Après plusieurs jours sans gouvernement, la Côte d’Ivoire a enfin des ministres. Rien de nouveau sous le soleil, ou presque : le Pdci-Rda a été floué avec une primature vide. Ouattara et les siens ayant déjà pris soin de tout «délocalisé» à la présidence. Décryptage. Comment monopoliser tous les pouvoirs tout en donnant l’impression d’être partageur, et de respecter – après tout de même près d’un an – ses engagements avec l’allié PDCI ? C’est cette question que les stratèges du RDR ont visiblement eu à l’esprit dans l’orchestration du mouvement de chaises musicales que représentent la mise en place de l’Assemblée nationale et d’un nouveau gouvernement. Certes, Jeannot Ahoussou Kouadio est désormais le locataire de la «Maison Blanche». Mais il est d’ores et déjà sérieusement circonvenu à la fois par Alassane Ouattara, par les «historiques» et les «durs» du RDR qui affûtent leurs longs couteaux – à titre préventif – dans les bureaux feutrés de la Présidence et par une Assemblée nationale majoritairement contrôlée par les ouattaristes. Selon toute évidence, «la Case» se prépare à phagocyter Ahoussou et les prétentions du PDCI – ou à les combattre sans la moindre complaisance.

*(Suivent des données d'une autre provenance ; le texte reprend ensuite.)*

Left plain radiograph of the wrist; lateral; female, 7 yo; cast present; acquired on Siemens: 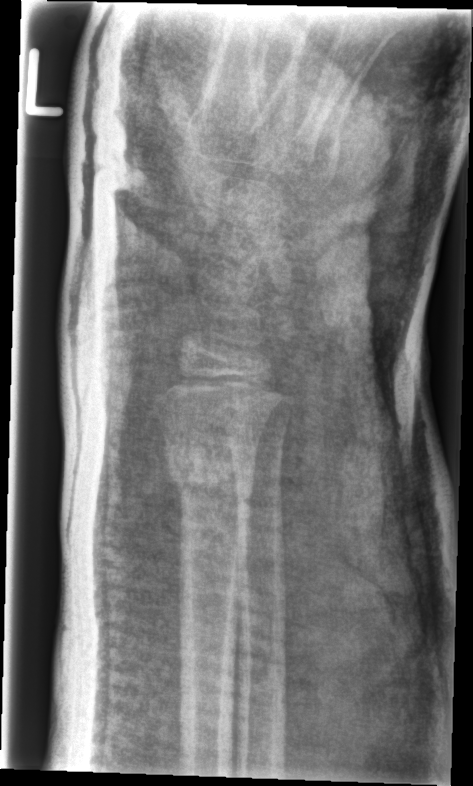 Q: What is the AO/OTA classification?
A: Fracture classified AO/OTA 23r-M/3.1
Q: Any fracture seen?
A: Fx — [x1=160, y1=432, x2=259, y2=506]
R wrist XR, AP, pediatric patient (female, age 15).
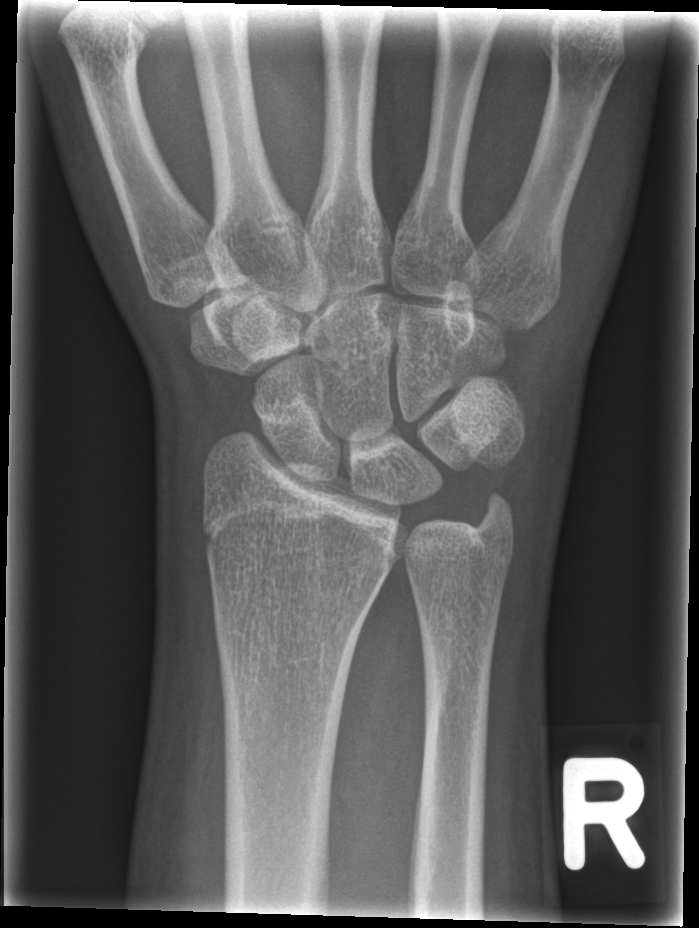

Bone fracture: none labeled
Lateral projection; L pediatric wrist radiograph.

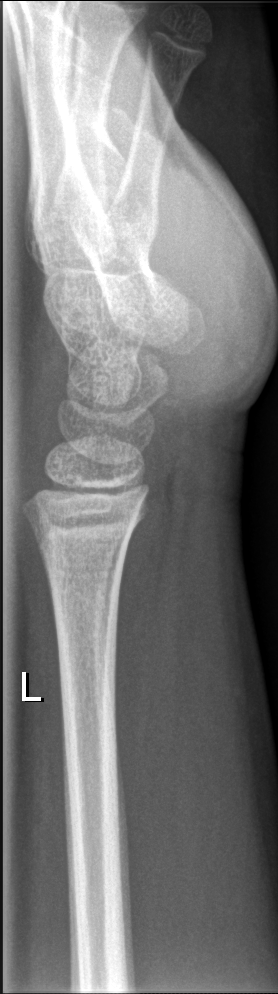
fracture: none labeled
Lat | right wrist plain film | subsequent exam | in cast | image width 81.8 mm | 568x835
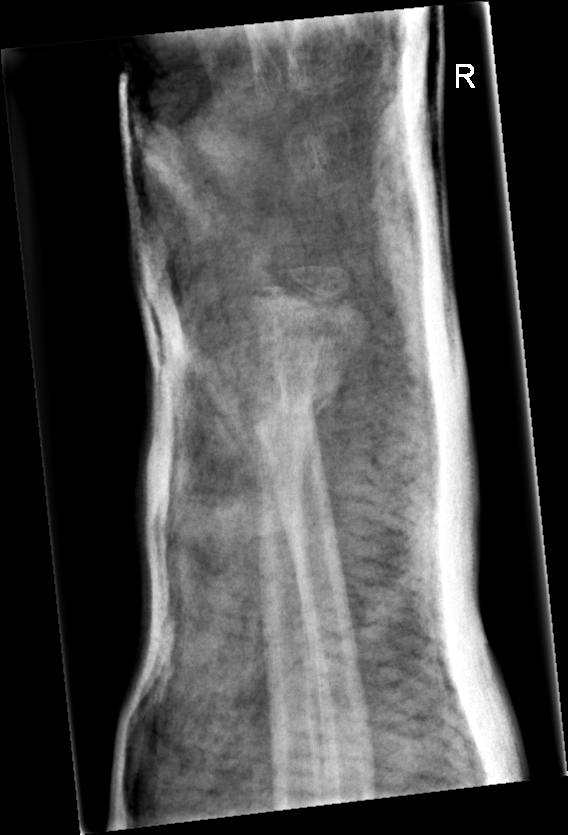
Fracture — (244, 355, 351, 456). AO/OTA classification: 23-M/3.1.
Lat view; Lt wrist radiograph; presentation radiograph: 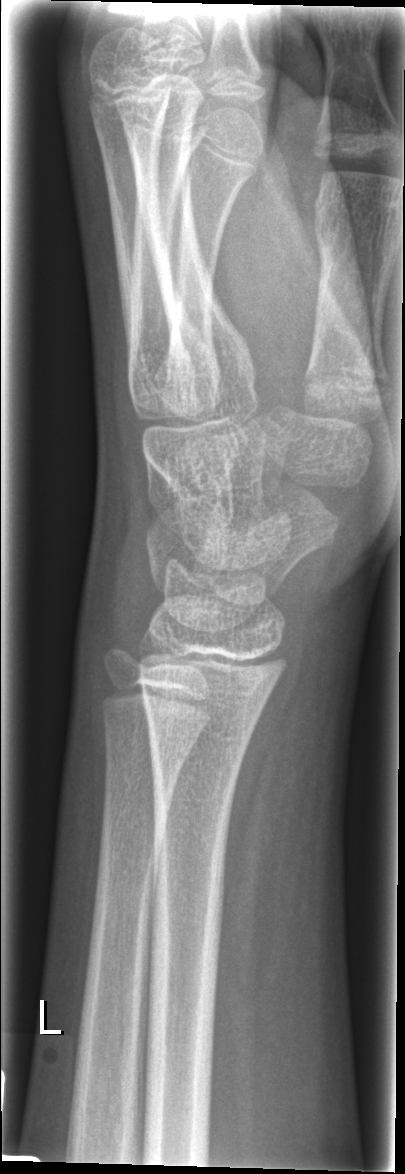 FINDINGS: Fx: none.

Les signes de cet état d’esprit sont évidents. La prise en main directe de la Défense, donc de la gestion au quotidien des FRCI et de la réforme de l’armée par Ouattara, empêchera Ahoussou de seulement oser mettre son nez dans la tambouille sécuritaire du pays, dans la délicate gestion des comzones, des dozos et de tout l’appareil répressif de l’Etat-RDR. De plus, le ministère de l’Intérieur reste entre les mains d’Hamed Bakayoko, fils spirituel du couple Ouattara. Tout ce qui est «corps habillés» restera donc étranger à Ahoussou.
La montée en puissance de l’administration de la Présidence, avec la nomination comme ministres de grognards historiques du RDR comme Amadou Gon Coulibaly – ministre d’Etat – et Marcel Amon Tanoh, ainsi que de Téné Birahima Ouattara, frère cadet du chef de l’Etat chargé de gérer la «cagnotte», indique très bien que plus que jamais, le Palais est le principal centre de décision. Le rôle du gouvernement deviendra de plus en plus décoratif, et c’est peut-être pour cela que revoir le casting n’était pas la priorité. La Présidence se renforce donc. Notamment pour donner une vraie marge de manœuvre institutionnelle aux nombreux conseillers français qui la hantent, dont le symbole est Philippe Serey-Eiffel, et qui n’auront plus à subir les humeurs ombrageuses d’un Guillaume Soro tenu à l’écart.
La guerre de l’ombre contre les FRCI va-t-elle commencer ?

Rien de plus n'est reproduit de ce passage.